I am a very pedestrian user of numerical integration, but I am aware that Mathematica has different strategies for this purpose. Can anybody recommend me a proper approach to tackle this numerical integral?

• NIntegrate cannot integrate stuff that is not purely numerical: you seem to want this integral for some unspecified N. Another problem is that N is a reserved Mathematica function name. Trying Integrate[-(2 u)^n E^(-2 n u) 1/(1 - 2 u), {u, 0, Infinity}] instead, Mathematica tells me after a few seconds that the integral does not converge. – Marius Ladegård Meyer Oct 31 '16 at 10:59
• @MariusLadegårdMeyer corrected – PhoenixPerson Oct 31 '16 at 11:23
• Since you have a singularity at u == 1/2, you need to specify that you want a principal value. The symbolic answer is more useful because you have such crazy huge exponents: Integrate[-(2 u)^n E^(-2 n u) 1/(1 - 2 u), {u, 0, Infinity}, PrincipalValue -> True] gives something... – Marius Ladegård Meyer Oct 31 '16 at 12:29
• @MariusLadegårdMeyer I know that I can perform it analytically. I have that. I want a numerical check. – PhoenixPerson Oct 31 '16 at 12:33

This is how the integrand looks like:

GraphicsGrid[
Partition[
Table[Plot[-((2*u)^n/(E^(2*n*u)*(1 - 2*u))),
{u, 0.4, 0.6}, Frame -> True, PlotRange -> {All, {-1, 5}}, MaxRecursion -> 12,
PlotLabel -> StringJoin["n = ", ToString[n]]],
{n, 2, 12, 2}], 3], ImageSize -> 600, Spacings -> 0] It has an asymptote at $u=0.5$. Let's split the integral into two parts excluding the singularity (for illustrative purposes - see also the comment at the end of this post):

ε = 0.00001;

int[n_] :=
NIntegrate[-(2 u)^n E^(-2 n u) 1/(1 - 2 u), {u, 0, 0.5 - ε}] +
NIntegrate[-(2 u)^n E^(-2 n u) 1/(1 - 2 u), {u, 0.5 + ε, Infinity}]

and

ListPlot[Table[{n, int[n]}, {n, 1, 20}], Frame -> True,
PlotRange -> All, PlotStyle -> {Red, PointSize[Large]},
FrameLabel -> {"n", "int[n]"}] int is $1.92\cdot 10^{-10}$, and int - $1.55\cdot 10^{-45}$. The value n = 1000 gives a numerical zero.
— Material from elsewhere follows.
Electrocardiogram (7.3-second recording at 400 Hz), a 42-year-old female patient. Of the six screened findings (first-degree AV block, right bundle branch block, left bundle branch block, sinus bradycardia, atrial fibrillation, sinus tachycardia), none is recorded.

Those values are the same if obtained with Integrate performed with PrincipalValue -> True - see Marius's comment; in general

Normal @ Integrate[-(2 u)^n E^(-2 n u) 1/(1 - 2 u), {u, 0, Infinity},
PrincipalValue -> True] with a condition Re[n] >= 0.

Explicitly listing the singularity at 1/2 gives an error-free result:

NIntegrate[-(2 u)^1000 E^(-2000 u) 1/(1 - 2 u), {u, 0, 1/2, Infinity},
MaxRecursion -> 20, WorkingPrecision -> 16,
Method -> "PrincipalValue"]
(*  6.705858148612409*10^-437  *)

It is stable under increasing WorkingPrecision, PrecisionGoal and MinRecursion. Update: It agrees with the following symbolic result:

int = Integrate[-(2 u)^1000 E^(-2000 u) 1/(1 - 2 u), u];
Block[{\$MaxExtraPrecision = 500},
N[Limit[int, u -> Infinity] - Limit[int, u -> 0], 16]
]
(*  6.705858148607688*10^-437  *)

The agreement between the numeric result above and the exact result improves as the WorkingPrecision increases. So this now seems to be the correct result. (Compare with the result below.)
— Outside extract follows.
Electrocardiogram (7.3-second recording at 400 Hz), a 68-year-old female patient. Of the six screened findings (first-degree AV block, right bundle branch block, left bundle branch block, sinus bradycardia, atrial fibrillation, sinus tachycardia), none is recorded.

Original: The symbolic result of Marius Ladegård Meyer is somewhat different from the answer above:

val = Integrate[-(2 u)^n E^(-2 n u) 1/(1 - 2 u), {u, 0, Infinity},
PrincipalValue -> True];
N[Limit[val, n -> 1000], 8]
(* 1.26877823*10^-438 + 0.*10^-447 I  *)

Apparently this symbolic result is erroneous.